● To do:
Print the data that follows word for word, leaving out any picture.

● Listed records:
——————

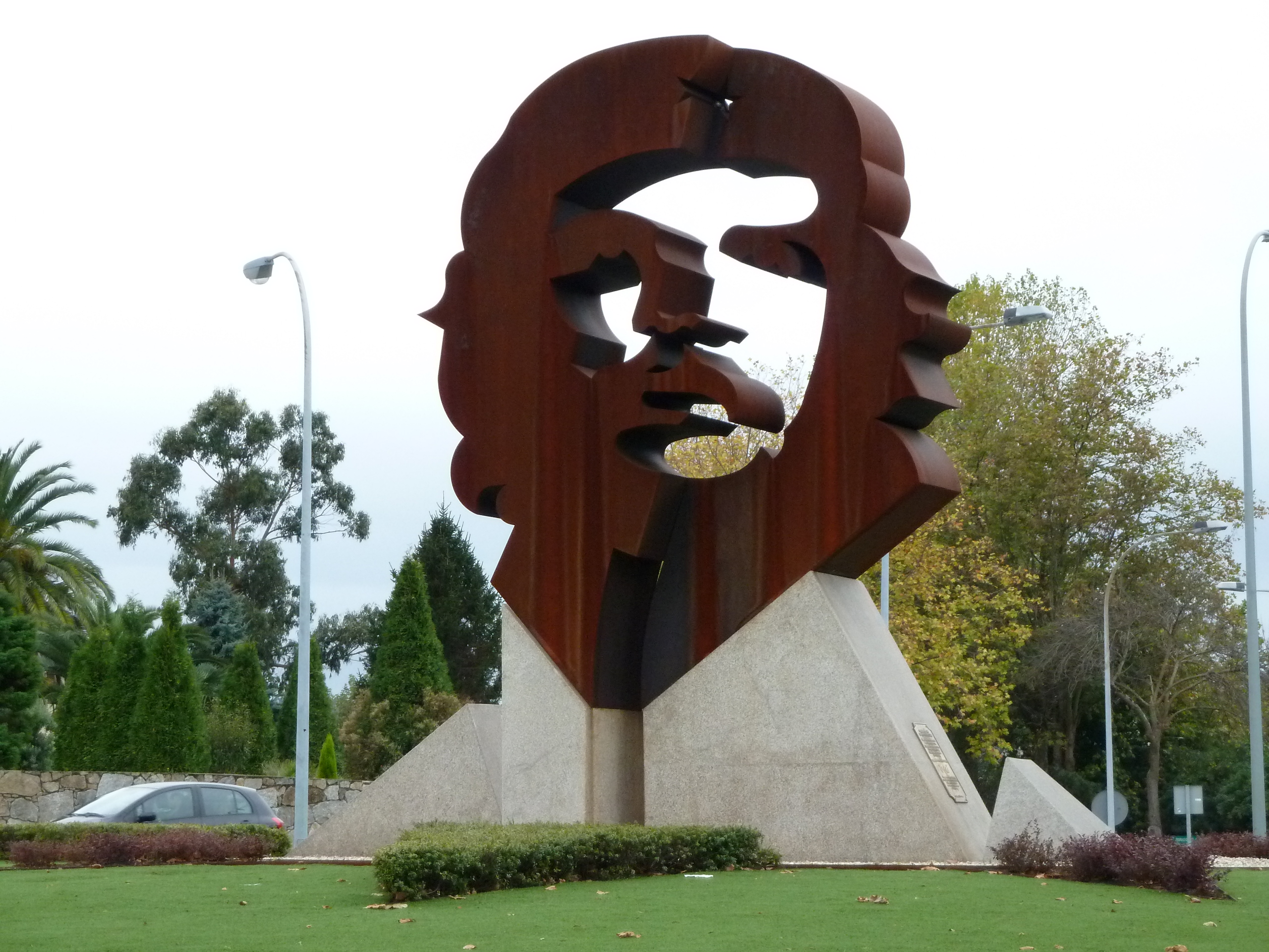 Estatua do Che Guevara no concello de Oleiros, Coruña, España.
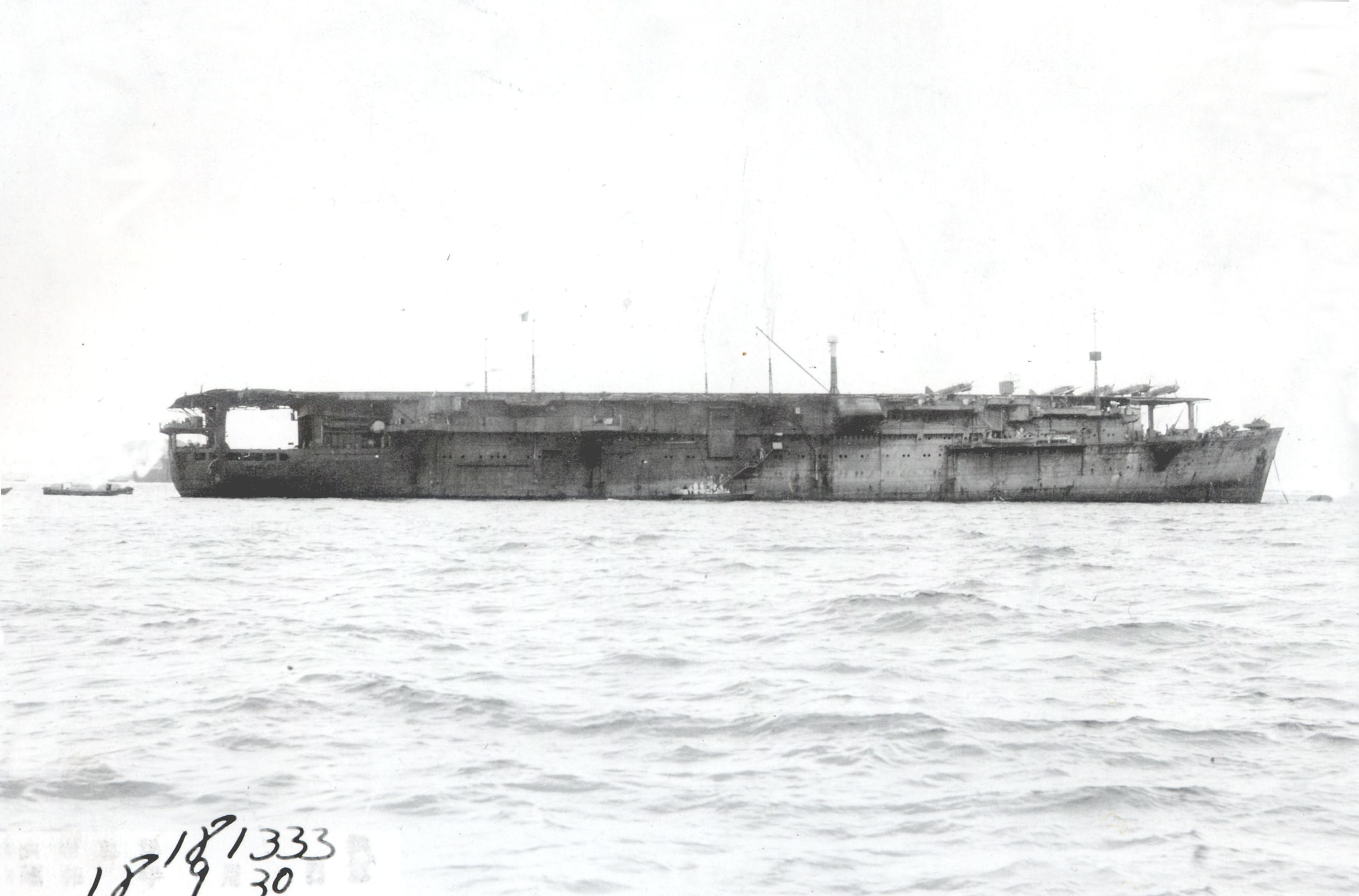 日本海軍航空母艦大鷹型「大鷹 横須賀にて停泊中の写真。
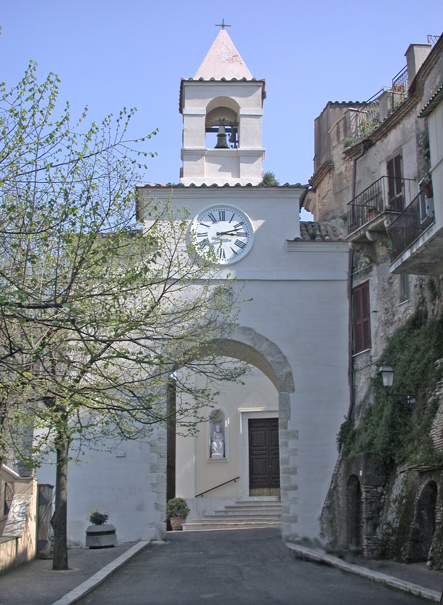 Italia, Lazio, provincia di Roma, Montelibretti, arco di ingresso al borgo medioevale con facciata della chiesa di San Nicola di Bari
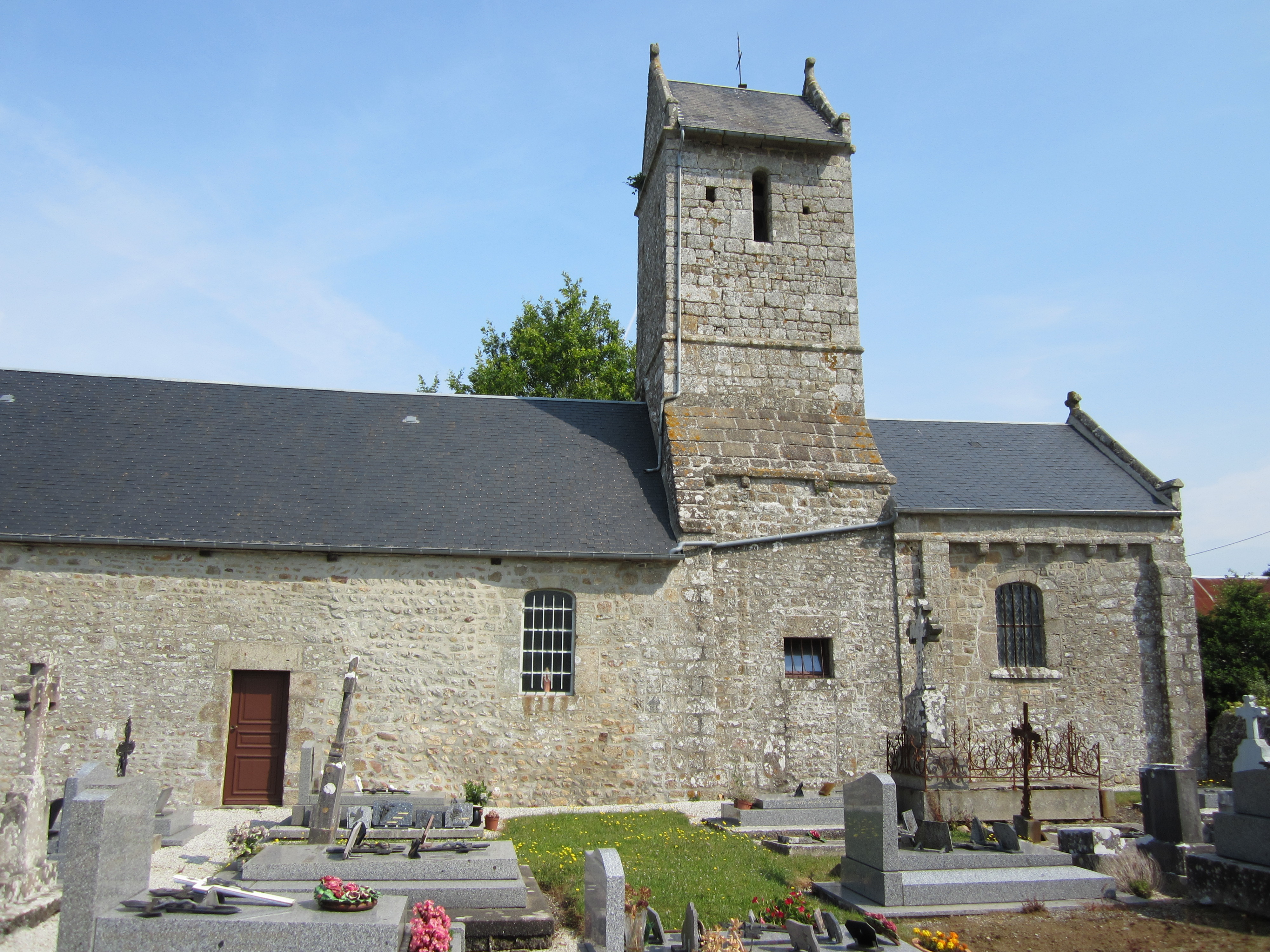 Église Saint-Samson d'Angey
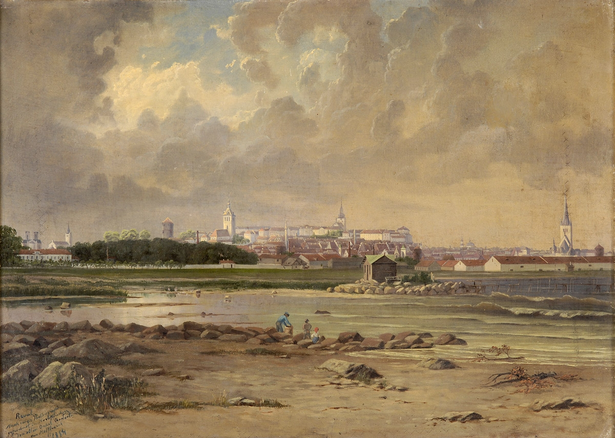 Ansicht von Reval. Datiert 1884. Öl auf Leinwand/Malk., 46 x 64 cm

——————

● Answer to the problem:
 Estatua do Che Guevara no concello de Oleiros, Coruña, España.
 日本海軍航空母艦大鷹型「大鷹 横須賀にて停泊中の写真。
 Italia, Lazio, provincia di Roma, Montelibretti, arco di ingresso al borgo medioevale con facciata della chiesa di San Nicola di Bari
 Église Saint-Samson d'Angey
 Ansicht von Reval. Datiert 1884. Öl auf Leinwand/Malk., 46 x 64 cm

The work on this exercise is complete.